Yes, it was obviously Jim's intention to open up a buried subject, and she was not by any means prepared for that. The sketching lessons had been a shameless subterfuge for obtaining privacy, for Jim had about as much aptitude for the arts as a dromedary, and his libels on the lake and the rhododendrons would have made old Merchant Jack and his landscape gardener turn in their graves.

Cicely laughed. "Have you brought back any sketches from your travels?" she asked.

"No. I've got lots of photographs, though." Jim was always literal.

"Angela and Beatrice paint beautifully," Cicely said. "We are going to make sketches at Blackborough this afternoon. Will you come with us, Jim? We are all going."

"Yes, I'll come," said Jim. "Cicely, are you glad to see me home again?"

"Yes, of course, I'm glad. We have all missed you awfully, Jim."
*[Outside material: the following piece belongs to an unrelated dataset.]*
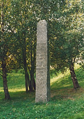 Minnestein reist i 1914 ved Solvorn skule med innhogne namn på alle frå Solvorn sokn som fall i ufredsåra 1808-1814

"You can't think how bucked up I am to think that I need never leave Mountfield again as long as I live. That's what's so jolly about having a place of your own. It's part of you. You feel that, don't you, Cicely?"

"Well, as I haven't got a place of my own, Jim, I don't know that I do."
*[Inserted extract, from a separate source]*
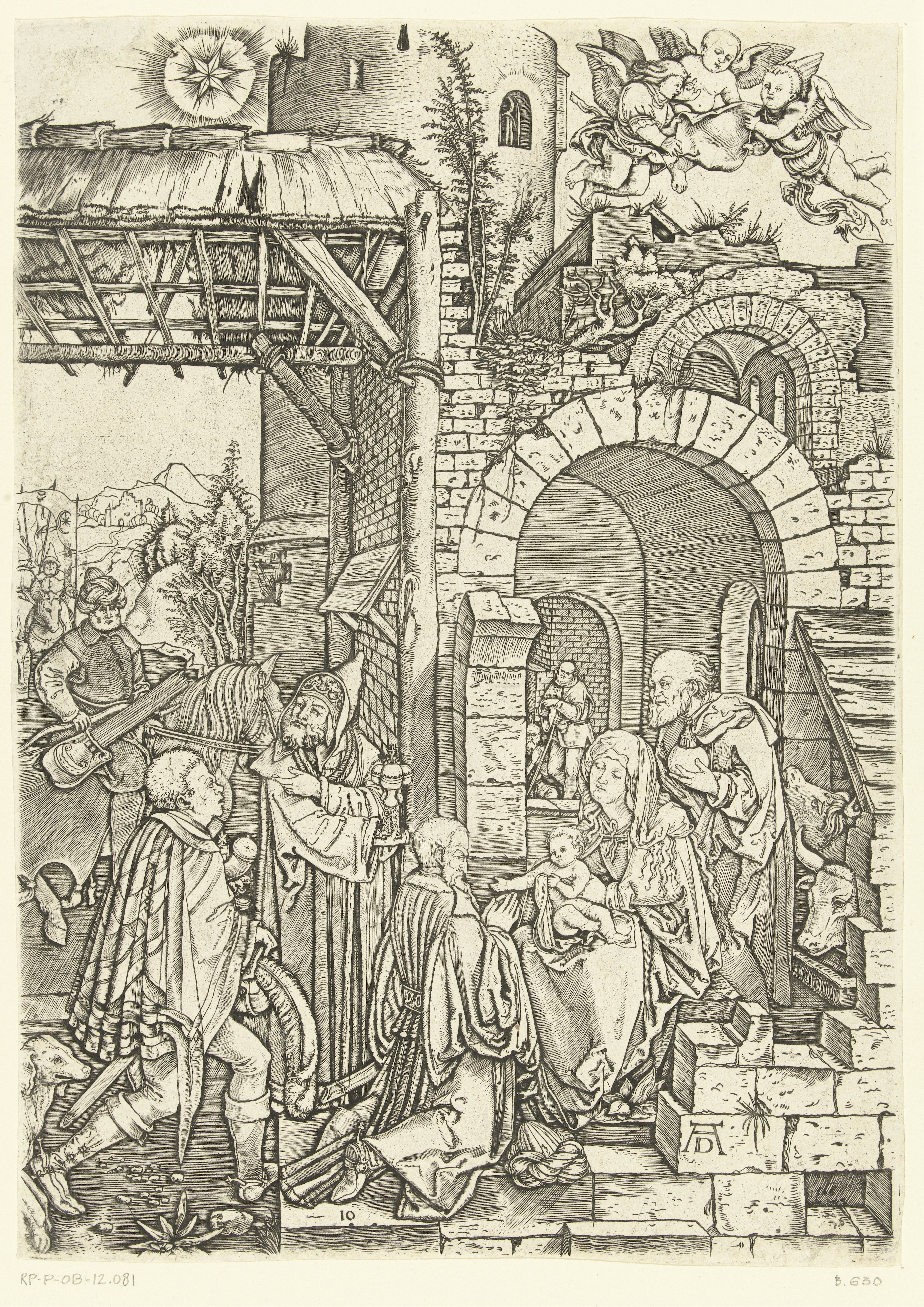 IdentificatieTitel(s): Aanbidding van Christus door drie koningenLeven van Maria (serietitel)Objecttype: prent Serienummer: 10/17Objectnummer: RP-P-OB-12.081Catalogusreferentie: The Illustrated Bartsch 287-C1Opmerking: kopie naar DürerBartsch 630VervaardigingVervaardiger: prentmaker: Marcantonio Raimondinaar prent van: Albrecht Dürer (vermeld op object)Plaats vervaardiging: ItaliëDatering: 1510 - 1515Fysieke kenmerken: gravureMateriaal: papier Techniek: graveren (drukprocedé)Afmetingen: blad: h 294 mm × b 210 mmToelichtingKopie naar houtsnede van Albrecht Dürer. Prent maakt deel uit van serie met zeventien prenten over het leven van Maria.OnderwerpWat: adoration of the kings: the Wise Men present their gifts to the Christ-child (gold, frankincense and myrrh)Verwerving en rechtenVerwerving: onbekendCopyright: Publiek domein

"When those beastly death duties are paid off," Jim began, but Cicely would not let him finish. "Anyhow," she said, "I should hate to think I was going to stay in one place all my life, however much I liked it. Of course, it is natural that you should feel as you do when you have been travelling for a year. If I ever have the chance of travelling for a year perhaps I shall feel like that about Kencote." She laughed and looked him in the face, blushing a little. "Let us go back and play tennis," she said.

His face fell, and he walked by her side without speaking. Cicely little knew how keen was his disappointment. This was the hour he had been looking forward to every day for the last year, and this the place, with the sun glinting through the young green of beech and ash and lighting up those masses and drifts of brilliant colour everywhere about them. It was true that he had meant to come to no conclusions with the girl he loved with all his heart. The time for that would not be for another year at least, according to the decision he had long since come to. But he had so hungered for her during his long exile, for such it had seemed to him in spite of the various enjoyments and interests he had gained from it, that the thought had grown with him that he would take just a little of the sweetness that a word from her, to show that she was his as he was hers, would give him. She had not spoken the word, and Jim's heart was heavy as he walked back to the garden by her side.